At one point during the severe weather outbreak, CEC had more than 9,000 members without power and every county served by the cooperative was impacted. This is roughly half the CEC service territory. Straight-line winds caused hundreds of trees to fall over or snap, and damage from one or more tornados caused major damage to homes and some of the CEC infrastructure in Covington County.

“Our priority is to restore power as quickly and safely as possible for the members of Covington Electric Co-op,” says Ed Short, CEC General Manager. Utilizing the cooperation among cooperatives principle, CEC is receiving help from unaffected cooperatives including CHELCO, West Florida and Escambia River according to Short. “Cooperatives always help one another during natural disasters and it’s reassuring to know we have highly qualified personnel to assist us during times of need,” says Short. “We also have contract crews from Lee Electric, Harper Electric, Asplundh and HTC who began assisting us almost immediately last night and we are very thankful for their help,” he added.

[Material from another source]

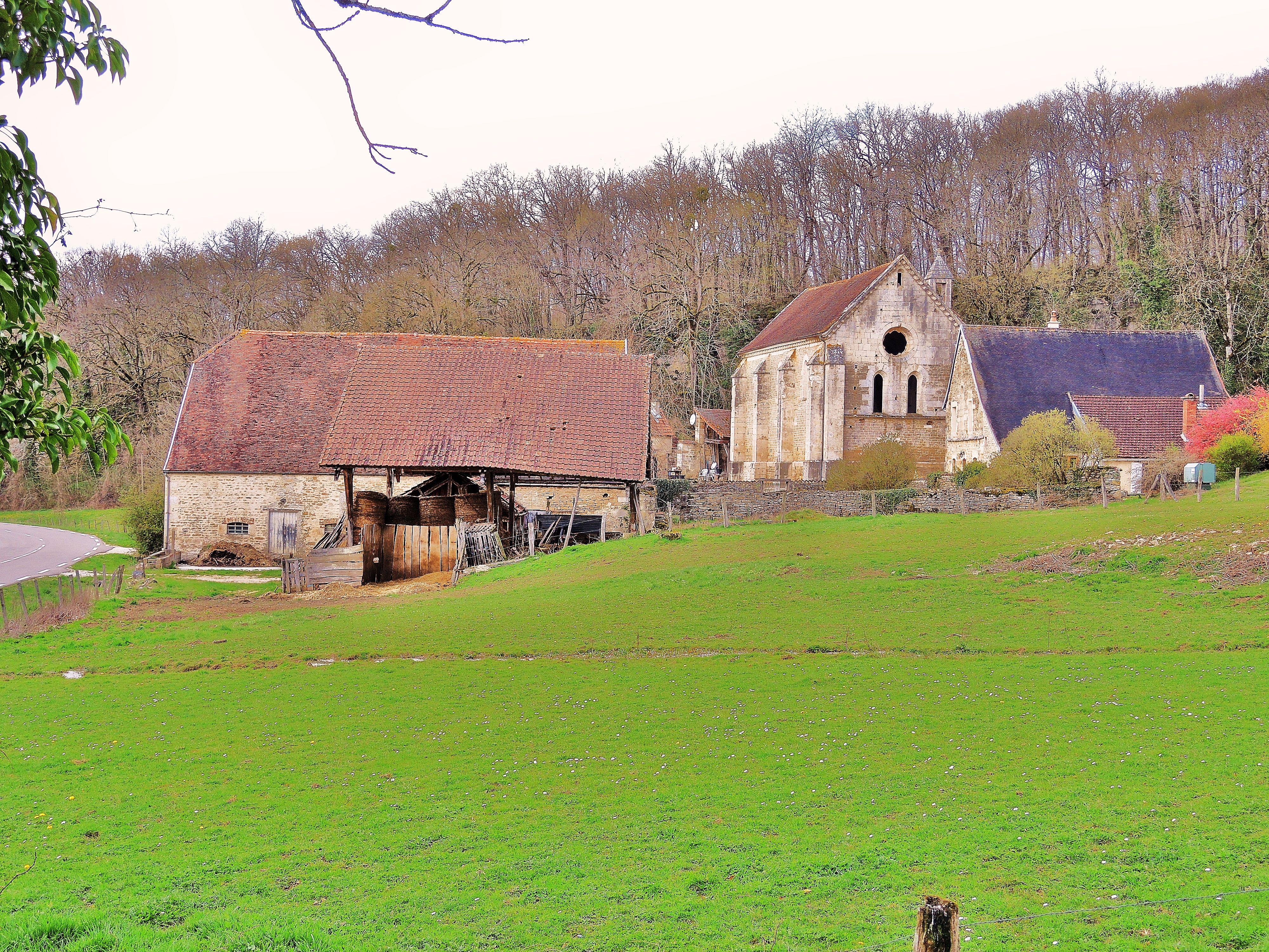 Ancienne chapelle et ferme de la Courroirie. Hameau de Lugny.

Electric cooperative officials remind people to always stay away from downed or sagging power lines. All downed power lines should be treated as if they were energized and potentially deadly. People seeing a downed power line should stay away from it and report it to the local electric cooperative or 911.

Generator safety is also a major concern during prolonged power outages. “We urge people to always carefully read the manufacturer’s instructions for using a portable generator. Improper use of a generator can be deadly to the homeowner and to the people restoring your power. CEC has posted generator safety tips online through its Facebook page and website covington.coop,” says Short.

The CEC lobbies and drive thru windows remain closed because of the coronavirus pandemic, but the co-op is answering calls and line crews will continue to work until power is restored to all homes that can take power.

CEC is an electric distribution cooperative that serves approximately 23,000 meters in parts of six counties including: Covington, Coffee, Geneva, Dale, Crenshaw and Escambia.